Infographic showing percentage of home shoppers who discontinue purchases and five leading reasons for abandoning the process.
Image source: ServiceLink

Fresh data from the National Association of Home Builders – citing the impacts of both selling price increases and hikes in 30-year fixed-rate mortgages – suggests that 103.5 million households, or 76.9% of all U.S. households, are “already not able to afford a median-priced new home ($495,750).”

A recent report from Redfin notes that a household looking to afford a typical U.S. starter home now needs to earn $75,849 annually, up 8.2% (an increase of $5,767) from the same time in 2023:

The income necessary to buy starter homes is increasing from a year ago due to rising prices and mortgage rates: The typical starter home sold for $240,000 in February, up 3.4% year over year, and the average 30-year fixed mortgage rate was 6.78%, up from 6.26% a year earlier.”

Homebuilders and their business partners have navigated both financial and psychological challenges to keep buyer engagement and sales absorptions at better-than-expected closing rates with an agile array of case-specific value-adds, incentives, and mortgage buydown opportunities designed to price them in, not out. 

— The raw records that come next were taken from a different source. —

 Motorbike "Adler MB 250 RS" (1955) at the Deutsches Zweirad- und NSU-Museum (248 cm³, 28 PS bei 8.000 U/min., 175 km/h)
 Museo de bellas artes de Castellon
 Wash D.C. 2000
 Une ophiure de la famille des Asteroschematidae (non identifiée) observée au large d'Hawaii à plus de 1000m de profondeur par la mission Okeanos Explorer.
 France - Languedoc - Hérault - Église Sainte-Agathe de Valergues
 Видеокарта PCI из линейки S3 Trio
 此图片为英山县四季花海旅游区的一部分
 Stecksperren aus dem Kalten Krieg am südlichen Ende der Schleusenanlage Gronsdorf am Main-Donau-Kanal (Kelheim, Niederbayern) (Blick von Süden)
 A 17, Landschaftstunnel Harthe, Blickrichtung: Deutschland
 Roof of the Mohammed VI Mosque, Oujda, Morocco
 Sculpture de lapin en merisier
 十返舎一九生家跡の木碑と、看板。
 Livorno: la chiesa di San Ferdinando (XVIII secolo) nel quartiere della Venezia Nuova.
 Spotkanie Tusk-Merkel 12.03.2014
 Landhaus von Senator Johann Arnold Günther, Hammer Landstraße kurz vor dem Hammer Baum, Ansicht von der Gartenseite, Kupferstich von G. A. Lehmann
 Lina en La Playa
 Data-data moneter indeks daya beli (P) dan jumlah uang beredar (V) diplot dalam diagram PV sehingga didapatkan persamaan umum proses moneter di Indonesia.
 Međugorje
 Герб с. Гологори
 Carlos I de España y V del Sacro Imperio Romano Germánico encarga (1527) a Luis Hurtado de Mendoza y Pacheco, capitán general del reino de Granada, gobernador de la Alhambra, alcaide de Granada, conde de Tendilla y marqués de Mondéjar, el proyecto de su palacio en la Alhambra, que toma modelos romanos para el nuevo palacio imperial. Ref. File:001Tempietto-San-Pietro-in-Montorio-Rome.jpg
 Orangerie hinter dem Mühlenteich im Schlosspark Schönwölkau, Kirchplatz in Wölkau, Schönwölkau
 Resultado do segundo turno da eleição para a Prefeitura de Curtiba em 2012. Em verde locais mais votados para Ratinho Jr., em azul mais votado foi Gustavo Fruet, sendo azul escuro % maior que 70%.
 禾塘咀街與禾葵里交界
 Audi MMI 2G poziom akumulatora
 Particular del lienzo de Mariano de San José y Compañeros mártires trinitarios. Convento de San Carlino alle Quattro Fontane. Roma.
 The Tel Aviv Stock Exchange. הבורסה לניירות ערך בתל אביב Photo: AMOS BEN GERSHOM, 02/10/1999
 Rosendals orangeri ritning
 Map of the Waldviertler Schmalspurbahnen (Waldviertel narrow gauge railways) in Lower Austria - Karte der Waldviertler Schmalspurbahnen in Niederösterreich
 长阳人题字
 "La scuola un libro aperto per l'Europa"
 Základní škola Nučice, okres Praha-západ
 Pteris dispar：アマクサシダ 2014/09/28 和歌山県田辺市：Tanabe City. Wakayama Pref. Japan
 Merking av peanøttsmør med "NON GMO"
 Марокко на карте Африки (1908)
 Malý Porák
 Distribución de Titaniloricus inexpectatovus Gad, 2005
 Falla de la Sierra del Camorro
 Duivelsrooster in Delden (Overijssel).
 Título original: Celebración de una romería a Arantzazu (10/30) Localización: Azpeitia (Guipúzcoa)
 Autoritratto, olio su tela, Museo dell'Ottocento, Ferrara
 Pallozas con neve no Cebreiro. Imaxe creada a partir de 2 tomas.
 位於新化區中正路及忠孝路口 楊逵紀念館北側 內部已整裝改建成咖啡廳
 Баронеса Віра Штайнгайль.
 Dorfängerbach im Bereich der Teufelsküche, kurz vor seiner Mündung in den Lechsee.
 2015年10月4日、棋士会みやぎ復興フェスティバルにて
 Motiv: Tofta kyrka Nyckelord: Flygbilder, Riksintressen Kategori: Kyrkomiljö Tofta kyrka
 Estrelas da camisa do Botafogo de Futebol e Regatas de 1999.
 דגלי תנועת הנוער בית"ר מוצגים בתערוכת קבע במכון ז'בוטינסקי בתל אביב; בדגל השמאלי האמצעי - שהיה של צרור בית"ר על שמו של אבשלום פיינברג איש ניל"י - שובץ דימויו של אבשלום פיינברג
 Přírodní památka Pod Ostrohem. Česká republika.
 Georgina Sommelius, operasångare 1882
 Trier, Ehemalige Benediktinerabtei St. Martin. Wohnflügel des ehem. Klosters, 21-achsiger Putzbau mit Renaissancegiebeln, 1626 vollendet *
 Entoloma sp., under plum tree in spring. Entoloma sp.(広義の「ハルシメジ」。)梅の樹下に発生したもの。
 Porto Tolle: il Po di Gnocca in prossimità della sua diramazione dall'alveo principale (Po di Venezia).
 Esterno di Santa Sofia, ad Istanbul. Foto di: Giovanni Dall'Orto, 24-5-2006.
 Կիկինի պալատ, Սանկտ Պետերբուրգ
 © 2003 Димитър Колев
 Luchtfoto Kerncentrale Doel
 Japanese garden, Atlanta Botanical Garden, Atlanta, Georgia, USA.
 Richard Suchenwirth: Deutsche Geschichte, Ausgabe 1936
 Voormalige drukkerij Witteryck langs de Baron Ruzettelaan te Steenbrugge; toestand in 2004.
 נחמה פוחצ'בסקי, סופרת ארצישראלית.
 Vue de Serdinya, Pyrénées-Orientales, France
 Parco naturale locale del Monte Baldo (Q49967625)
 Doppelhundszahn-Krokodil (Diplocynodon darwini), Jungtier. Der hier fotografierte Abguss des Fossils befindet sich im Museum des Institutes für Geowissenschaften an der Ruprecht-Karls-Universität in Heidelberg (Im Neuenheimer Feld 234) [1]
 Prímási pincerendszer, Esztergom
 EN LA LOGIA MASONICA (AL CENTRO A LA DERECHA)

Two factors make it extra challenging for younger buyers,” says Amanda Taylor, Vice President of Communications and Marketing at Westwood Insurance Agency. “One is, by definition, a first-time buyer doesn’t have a home they’re selling, so there’s no wealth effect from home appreciation over the past five-ish years they can tap into right now. The second challenge is that most of them are still dealing with significant student debt. Around 40% of millennials have sizable student debt, so when you're making that payment each month, it takes away from what could go to your mortgage or your insurance.”

Taylor explains that Westwood works to mitigate these challenges by doing the insurance shopping legwork for them.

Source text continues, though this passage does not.